▸ Problem requirements:
State how many lines of the entries hold the string "Category", and nothing more.

▸ Task inputs:
*** Block opens ***
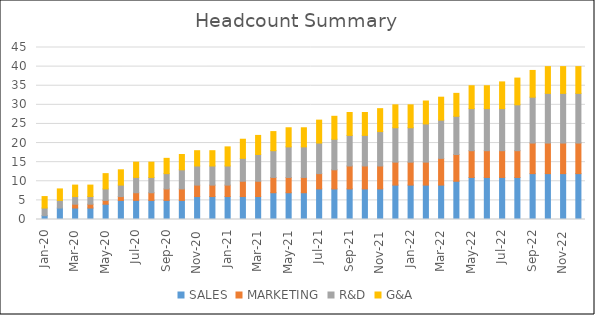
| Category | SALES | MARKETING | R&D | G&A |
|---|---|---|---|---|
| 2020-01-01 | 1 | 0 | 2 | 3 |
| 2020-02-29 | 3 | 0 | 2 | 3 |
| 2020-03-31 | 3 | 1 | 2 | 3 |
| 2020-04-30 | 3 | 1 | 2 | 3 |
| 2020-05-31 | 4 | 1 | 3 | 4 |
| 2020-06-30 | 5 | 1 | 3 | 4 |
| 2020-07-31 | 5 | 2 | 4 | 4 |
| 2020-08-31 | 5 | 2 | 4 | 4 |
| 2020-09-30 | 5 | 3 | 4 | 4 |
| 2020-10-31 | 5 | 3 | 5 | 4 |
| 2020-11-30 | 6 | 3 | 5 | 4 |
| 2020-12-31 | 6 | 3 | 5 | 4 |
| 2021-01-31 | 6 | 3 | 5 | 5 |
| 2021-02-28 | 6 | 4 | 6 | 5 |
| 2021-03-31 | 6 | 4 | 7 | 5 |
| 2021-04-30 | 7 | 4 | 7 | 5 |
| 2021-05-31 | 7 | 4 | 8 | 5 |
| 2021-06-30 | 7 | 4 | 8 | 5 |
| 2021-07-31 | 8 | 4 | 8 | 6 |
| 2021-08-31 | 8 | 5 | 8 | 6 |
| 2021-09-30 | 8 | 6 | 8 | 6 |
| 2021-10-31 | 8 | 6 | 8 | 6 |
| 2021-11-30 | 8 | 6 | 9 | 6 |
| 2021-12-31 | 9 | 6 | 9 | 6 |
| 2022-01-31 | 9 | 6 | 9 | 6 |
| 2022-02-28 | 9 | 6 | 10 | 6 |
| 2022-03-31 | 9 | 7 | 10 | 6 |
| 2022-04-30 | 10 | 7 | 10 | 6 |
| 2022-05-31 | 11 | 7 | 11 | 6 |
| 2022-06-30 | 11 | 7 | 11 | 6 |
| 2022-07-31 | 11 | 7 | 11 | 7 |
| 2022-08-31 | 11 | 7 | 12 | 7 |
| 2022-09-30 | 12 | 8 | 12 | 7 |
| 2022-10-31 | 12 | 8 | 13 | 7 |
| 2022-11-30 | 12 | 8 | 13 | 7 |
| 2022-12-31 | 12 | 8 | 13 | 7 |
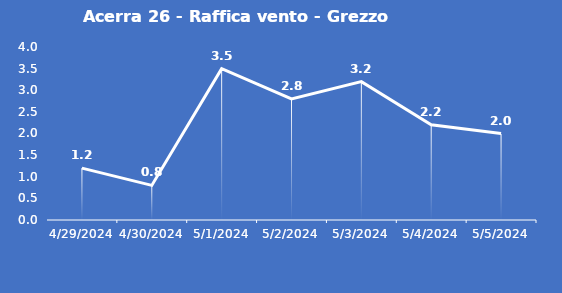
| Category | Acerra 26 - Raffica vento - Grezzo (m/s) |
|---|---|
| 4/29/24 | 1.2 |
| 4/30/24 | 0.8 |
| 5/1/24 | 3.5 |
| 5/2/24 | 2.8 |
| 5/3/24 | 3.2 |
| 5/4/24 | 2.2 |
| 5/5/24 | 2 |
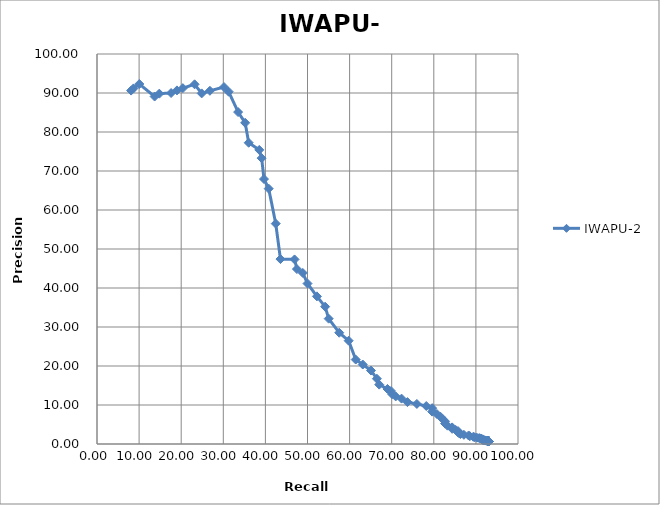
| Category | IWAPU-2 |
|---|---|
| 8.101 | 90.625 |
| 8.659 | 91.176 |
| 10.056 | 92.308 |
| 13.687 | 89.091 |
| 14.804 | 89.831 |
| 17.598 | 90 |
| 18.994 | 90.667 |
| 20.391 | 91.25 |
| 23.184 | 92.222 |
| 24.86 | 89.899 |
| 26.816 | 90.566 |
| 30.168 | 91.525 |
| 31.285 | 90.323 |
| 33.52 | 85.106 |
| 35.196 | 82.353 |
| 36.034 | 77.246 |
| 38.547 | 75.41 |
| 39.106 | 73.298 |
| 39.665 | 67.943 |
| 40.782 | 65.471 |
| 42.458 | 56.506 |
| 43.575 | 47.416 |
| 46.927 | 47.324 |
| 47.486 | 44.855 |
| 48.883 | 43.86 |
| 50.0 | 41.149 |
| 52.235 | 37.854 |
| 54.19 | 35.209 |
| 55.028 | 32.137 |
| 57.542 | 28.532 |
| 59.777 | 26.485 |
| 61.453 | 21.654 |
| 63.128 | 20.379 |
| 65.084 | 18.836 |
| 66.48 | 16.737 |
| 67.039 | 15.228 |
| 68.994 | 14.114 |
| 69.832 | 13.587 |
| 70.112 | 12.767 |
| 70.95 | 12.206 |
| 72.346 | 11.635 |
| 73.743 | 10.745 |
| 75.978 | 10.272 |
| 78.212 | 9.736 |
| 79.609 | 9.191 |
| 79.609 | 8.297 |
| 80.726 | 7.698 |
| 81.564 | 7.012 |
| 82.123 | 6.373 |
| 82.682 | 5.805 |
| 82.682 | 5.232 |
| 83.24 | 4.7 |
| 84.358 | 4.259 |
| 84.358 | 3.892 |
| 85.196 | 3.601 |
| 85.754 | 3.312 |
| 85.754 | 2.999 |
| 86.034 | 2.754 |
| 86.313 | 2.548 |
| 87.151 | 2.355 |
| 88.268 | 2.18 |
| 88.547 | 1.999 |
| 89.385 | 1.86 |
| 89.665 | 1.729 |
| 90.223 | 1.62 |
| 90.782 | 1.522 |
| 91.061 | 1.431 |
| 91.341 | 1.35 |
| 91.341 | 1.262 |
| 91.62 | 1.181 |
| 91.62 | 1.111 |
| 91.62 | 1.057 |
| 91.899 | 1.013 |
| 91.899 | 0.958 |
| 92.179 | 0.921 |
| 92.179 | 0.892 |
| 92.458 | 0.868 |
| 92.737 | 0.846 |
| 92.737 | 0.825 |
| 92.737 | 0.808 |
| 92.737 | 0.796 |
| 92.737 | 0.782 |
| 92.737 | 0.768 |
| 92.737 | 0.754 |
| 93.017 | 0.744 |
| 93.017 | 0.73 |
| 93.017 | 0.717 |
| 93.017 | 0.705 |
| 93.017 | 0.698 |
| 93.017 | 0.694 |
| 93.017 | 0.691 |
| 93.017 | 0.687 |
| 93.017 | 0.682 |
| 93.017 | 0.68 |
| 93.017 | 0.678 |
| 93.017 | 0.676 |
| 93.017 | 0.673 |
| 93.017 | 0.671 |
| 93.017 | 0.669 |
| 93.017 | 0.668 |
*** Block closes ***
▸ Answer to this problem:
3